### DATA FOR ANALYSIS ###

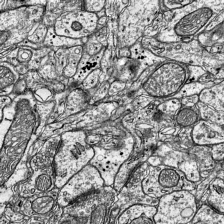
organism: Mouse
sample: Visual Cortex
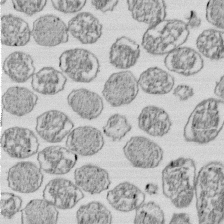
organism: E. coli
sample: Bacterial nucleoid
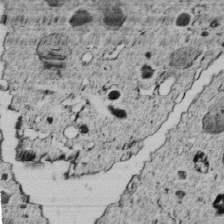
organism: C. elegans
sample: C. elegans embryo early stage
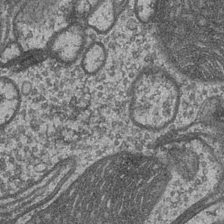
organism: Drosophila
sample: Optic medulla
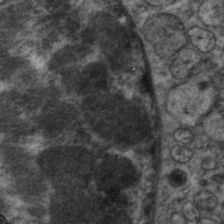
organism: C. elegans
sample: Pharynx
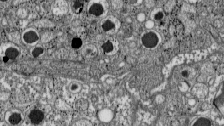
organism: C57BL Mouse
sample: Pancreatic islet
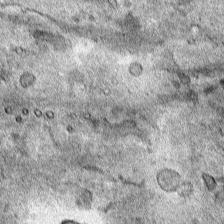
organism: Human
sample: Mitochondria in HCT116 cells
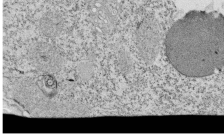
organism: Tetrahymena
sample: Cilia in tetrahymena
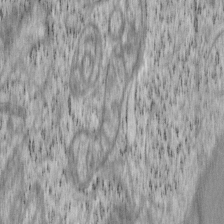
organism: Human
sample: HeLa cells
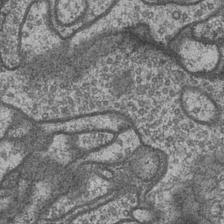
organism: Drosophila
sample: Optic medulla

###

**WHAT YOU WILL DO**
Please transcribe exactly the lines from the one containing "sample: C. elegans embryo early stage" through the final line of the data, including both, and nothing else. Pictures are to be left out.

**WORKED SOLUTION**
sample: C. elegans embryo early stage
organism: Drosophila
sample: Optic medulla
organism: C. elegans
sample: Pharynx
organism: C57BL Mouse
sample: Pancreatic islet
organism: Human
sample: Mitochondria in HCT116 cells
organism: Tetrahymena
sample: Cilia in tetrahymena
organism: Human
sample: HeLa cells
organism: Drosophila
sample: Optic medulla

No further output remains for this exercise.